Nous avons fait le tour du village de Tanauan et identifié ce que nous supposions être la clinique. Entre les décombres épars et les foules, il n'y avait aucun moyen d'atterrir. Nous nous sommes donc détournés vers une bande de plage déserte à quelques kilomètres de là. Alors que nous nous approchions, les gens ont sprinté vers l'hélicoptère qui descendait. Le pilote a plané à quelques mètres du sol et nous avons sauté. Alors que notre trajet s'éloignait, une foule de villageois s'est rassemblée. On nous avait prévenus qu'ils pourraient essayer de nous ravitailler. Le contraire était vrai. Ils avaient faim et peur, mais étaient reconnaissants, et ils nous ont aidés à nous rendre à la clinique.
Ce bébé a peut-être pleuré le plus fort, mais nous nous sommes tous joints à des degrés divers.
L'hôpital de fortune a été installé à l'intérieur de l'ancien hôtel de ville, l'un des seuls bâtiments dont les murs sont encore debout. Des centaines de personnes étaient déjà rassemblées, cherchant de l'aide médicale. La plupart avaient parcouru des kilomètres. Les blessures commençaient à s'envenimer et l'air empestait la gangrène. Je me suis dirigé vers le deuxième étage où une opération était en cours.
Toute la journée et toute la nuit, les patients arrivaient en flot continu, portant des entailles béantes et déchiquetées, dont beaucoup montraient des signes de gangrène.

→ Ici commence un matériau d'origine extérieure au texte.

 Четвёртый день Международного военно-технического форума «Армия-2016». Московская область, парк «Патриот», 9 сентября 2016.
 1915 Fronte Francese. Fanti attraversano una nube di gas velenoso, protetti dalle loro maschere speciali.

Pour une recrue comme moi, ces blessures étaient au moins simples. Ouvrir, nettoyer, désinfecter, emballer et panser. Que je pouvais gérer.

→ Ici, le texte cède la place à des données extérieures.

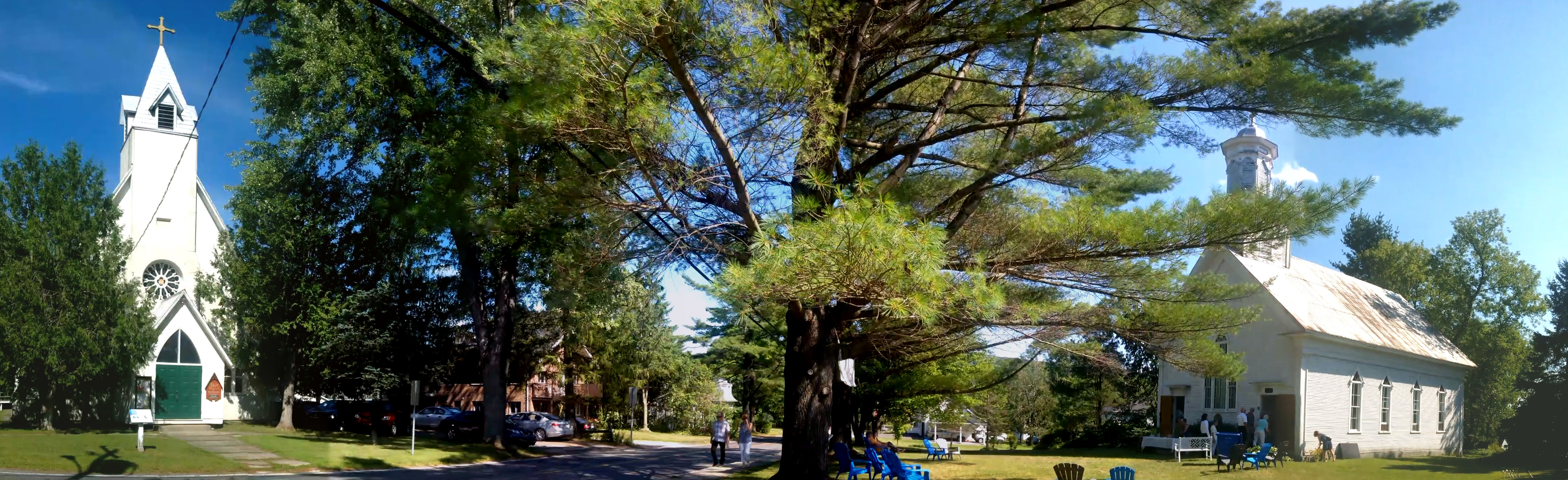 rue des deux églises, Abercorn, journée de concert.

La « blessure » qui m'a fait perdre l'équilibre, assez curieusement, n'avait rien à voir avec le typhon. Un soir tard, une femme enceinte est arrivée à l'arrière d'une mobylette. Elle était en travail, mais en difficulté. La clinique était dans le noir, éclairée seulement par la lampe de poche occasionnelle et nos lampes frontales se balançaient de haut en bas pendant que nous travaillions. Les patients étaient allongés en groupes sur le sol. Notre OBGYN a conduit la future mère à la «table d'opération» et a immédiatement déterminé qu'un accouchement normal était hors de question. En raison de la position du bébé, une césarienne serait nécessaire pour sauver la vie de la mère et de l'enfant.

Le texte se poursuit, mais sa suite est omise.